We conducted a retrospective review of all oesophageal biopsies taken during oesophagogastroduodenoscopy (OGD) from March 2010 to December 2011. The patients’ demographics and clinical characteristics were collected. Biopsies were reviewed by a single pathologist who was blinded to the original reports, using the current consensus criteria for the histological diagnosis of EoE.
Of the 88 children who had biopsies during OGD, 4 (4.5%) children (three boys, one girl; three Chinese, one Caucasian) were diagnosed with EoE. Their median age was 9.5 (range 4.0–12.0) years. The main clinical presentations were abdominal pain (in the three older children) and vomiting (in the youngest child). Three children had a history of atopy. Three children were diagnosed with EoE in the original histology reports, while one was diagnosed after the second review following histology demonstrating > 15 eosinophil granulocytes per high power field and microabscess formation. Endoscopy findings revealed oesophagitis in two children, one of whom was already on acid suppression therapy. Although three children were started on acid suppression therapy, they continued to be symptomatic. One child was also treated with swallowed fluticasone and two with food allergen avoidance, resulting in symptom improvement.
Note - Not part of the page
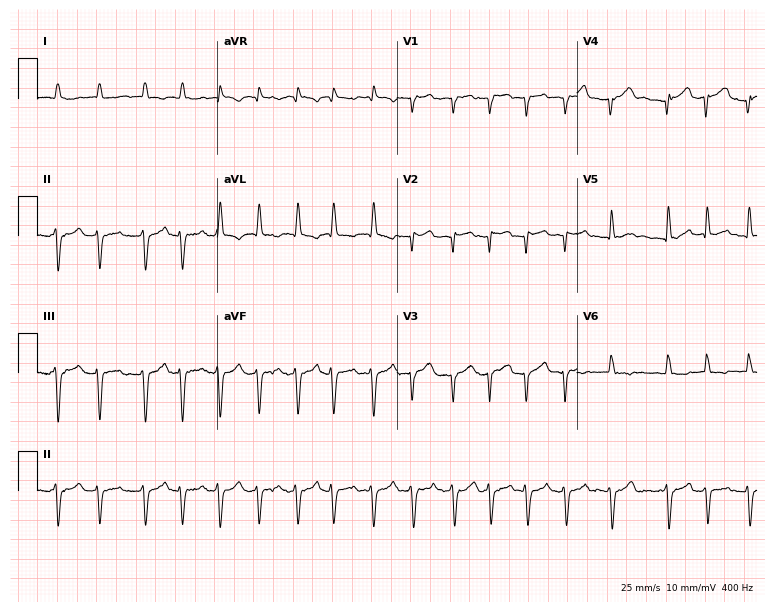
Standard 12-lead ECG recorded from a male, 74 years old (7.3-second recording at 400 Hz). The tracing shows atrial fibrillation (AF).

Although EoE is uncommon in Singapore, greater awareness is needed among family physicians and general paediatricians. Paediatric gastroenterologists should alert pathologists when sending biopsy specimens that are suspicious for EoE.
Eosinophilic oesophagitis (EoE) was first reported in 1978 by Landres et al,(1) but it was only considered to be a separate entity from oesophageal inflammation due to gastro-oesophageal reflux in 1990. EoE is a clinicopathologic condition that involves eosinophilic inflammation of the oesophagus and is associated with clinical manifestations related to oesophageal dysfunction. The disease has become increasingly prevalent since the last decade;(2-4) in fact, there was a fourfold increase in the incidence of EoE among children aged below 19 years between 2000 and 2003.(2) This has caught the attention of many paediatricians worldwide. However, while EoE is a well-recognised disease in the West, there is little epidemiological data on EoE from non-Western countries, such as China, Korea and Saudi Arabia.(5-7)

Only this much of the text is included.